Hostal Familiar Amador
The Hostal Amador began life as bachelor’s quarters for canal workers.  The common area, dingy dorm and reception were downstairs and there were two floors of spacious rooms with private baths upstairs.  An open air kitchen where breakfast was served was in a separate pavilion.  At $45 for a private room, it was more a hotel than a hostel and I saw no backpackers in the dorm.  It seemed to be mostly frequented by Panamanian business travelers.  My room had two double beds, windows on two sides, air conditioning, hot water and such American amenities as towel bars and a reading lamp that I had sorely missed.  Panama was definitely Central America Lite with most of the benefits and few of the inconveniences.

My goal that day was to visit the Parque Natural Metropolitanio, a swath of jungle in the middle of Panama City.  Foolishly, I thought I would take the bus that passes in front of my hotel.  It had stopped there when I took it before but, after I waited for 45 minutes, it did not stop for me.  I took another five dollar taxi ride to the park, which at least saved me from having to walk there from the bus station.  The park was surprisingly nice.  As my taxi driver was sure to remind me, it is called the “lung of the city.”  Panama City is pretty green by American standards, but it truly was a nice park.  It wasn’t virgin jungle, but the jungle had been allowed to reclaim the roads and structures that existed within.  There were a research station and nursery near the visitor center and a large, grassy space, but the rest was given over to trees and vines. 

Parque Natural Metropolitanio
I took the longer loop trail which culminated in a lookout at the top of the hill.  The trails were mostly surfaced in crushed rock, which kept them from being muddy.  Shortly after leaving the visitor center, I passed a pond swarming with turtles.  The path followed the road for a kilometer or so and then turned towards the center of the park and headed uphill.  It was hot and steamy.  I walked slowly, keeping an eye out for both sloths and monkeys in the trees and snakes and roots on the ground.  I didn’t see much wildlife other than colorful butterflies on the way up, but the mirador (lookout) was spectacular.  There were two separate viewing platforms which together offered nearly a 360 degree view of the city and surrounding area.  Panama City is large.  It took me three panoramic shots just to photograph the entire skyline of the downtown area, which seemed almost incongruous poking up out of the jungle.

Blurry Titi Monkey
After I got my fill of the view, I headed down the hill via a different route.  Along the way, I was lucky enough to encounter a troop of titi monkeys.  Titi monkeys are quite tiny.  They were even smaller than the squirrel monkeys I had seen in Costa Rica.  They looked like miniature capuchin monkeys.  They were about the size of a Yorkshire terrier.  I got a few pictures of them, but they were shy and my camera batteries took that moment to die.  By the time I had replaced them, the monkeys had seen me and decamped.  I did see an agouti (large rodent – see my posts on Playa del Carmen for pictures) and a very large lizard (not an iguana) on the way back to the trailhead. 

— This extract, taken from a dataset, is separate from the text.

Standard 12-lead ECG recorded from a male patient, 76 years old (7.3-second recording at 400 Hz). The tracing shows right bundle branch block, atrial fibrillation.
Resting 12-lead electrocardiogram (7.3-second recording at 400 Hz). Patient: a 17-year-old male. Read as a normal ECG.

If I had had more time, I would have hiked some of the other trails, but I knew I would probably have a long wait for my bus and I wanted to try to find the gathering of cruisers that was rumored to occur on Thursday nights.  I started walking back to the bus station and then came across a bus stop.  I waited there for 15 minutes or so and then wedged myself into an already full bus with the dozen or so other people with me at the stop.  The bus was so full that they had given up trying to collect fares.  I was forced to shimmy past the non-functioning turnstile and there were at least six people riding between the turnstile and the exit.  It was only one stop to the terminal, but the bus had to circle the entire immense Albrook Mall and navigate a couple of freeway cloverleaves to get there.  The driver must have been in a hurry to reach the restroom, because he drove like a maniac and we were all tossed about mercilessly.

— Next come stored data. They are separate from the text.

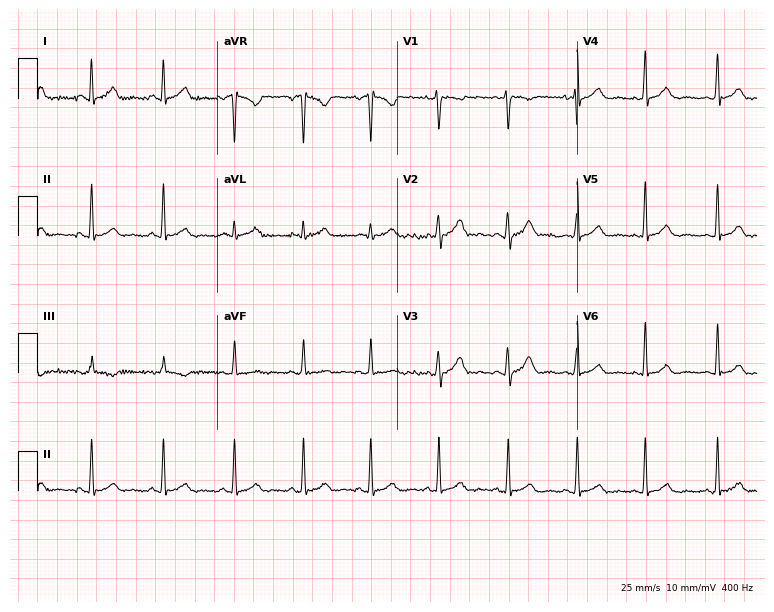
12-lead ECG from a 28-year-old woman. Recorded interpretation: within normal limits.
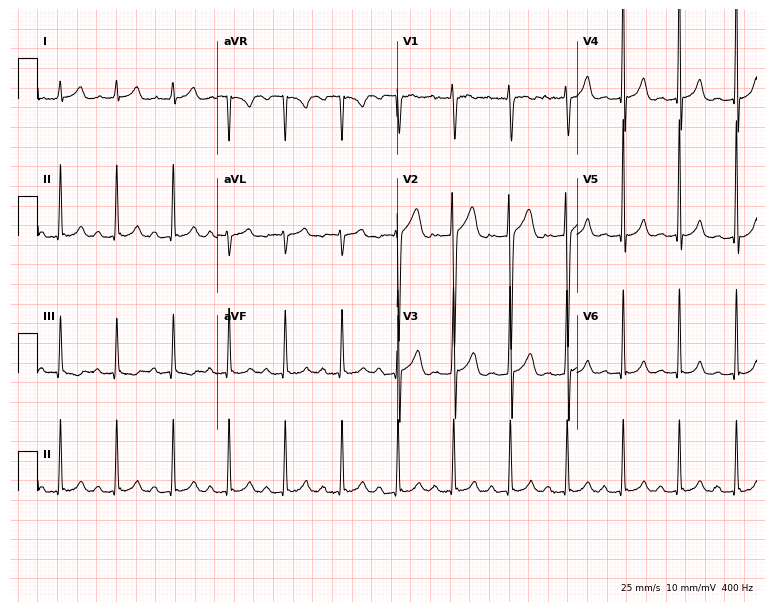
12-lead ECG from a man, 20 years old. Findings include sinus tachycardia (a sinus rate of 100 beats per minute or more).
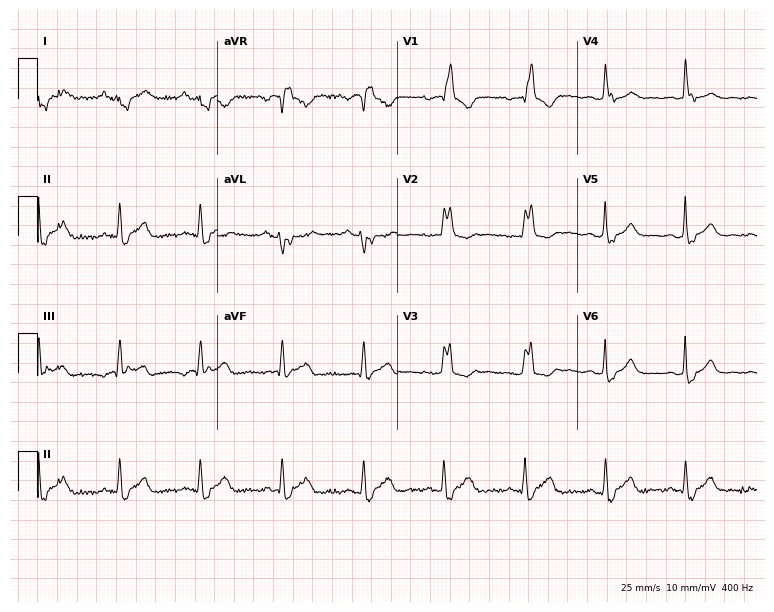
12-lead ECG from a 66-year-old female. No first-degree AV block, right bundle branch block (RBBB), left bundle branch block (LBBB), sinus bradycardia, atrial fibrillation (AF) or sinus tachycardia recorded for this tracing. Other findings, if any, are not listed.

Once we arrived at the station, I was hot and out of sorts.  I used my buss pass to take advantage of the public restrooms and then got some ice cream and sat in the air conditioning to cool off before continuing my trek home.  The Amador-Albrook bus only runs once an hour.  For this reason, it does not have a designated stop of its own at the bus station.  It stops at the place allocated to the Tocumen – Southern Corridor route, which is very busy.  When you are waiting for the Amador bus, it is hard not to doubt yourself.  I had noted that the bus arrived across from my hotel at about 15 minutes past the hour, so I tried not to get concerned as I waited more than 45 minutes for it to come.  There were a few other people standing around, not getting on the Tocumen buses.  About 10 minutes past the hour, just as I was about to despair, my bus arrived.  It was only two stops or so to my hotel, although it was a fair distance. 

The MetroBus system operated like a subway, with electronic toll gates and a limited number of stops.  It could have been very efficient if they had bothered to post maps of the system anywhere, but they were conspicuously absent.  My advice to those coming to Panama City is not to depend on bus travel unless you know your hotel is on one of the major lines and you have someone to instruct you on how to use the system.  The bus passes cost $2 for the card.  You can share one card between two people.  Don’t put a lot of money on your card unless you are sure you will be able to use it.  The $10 I put on my card would end up mostly going to waste because buses didn’t cost much (25 cents in my case) and half the time I ended up taking a taxi because the waits were so long.  Many routes had more frequent service, however.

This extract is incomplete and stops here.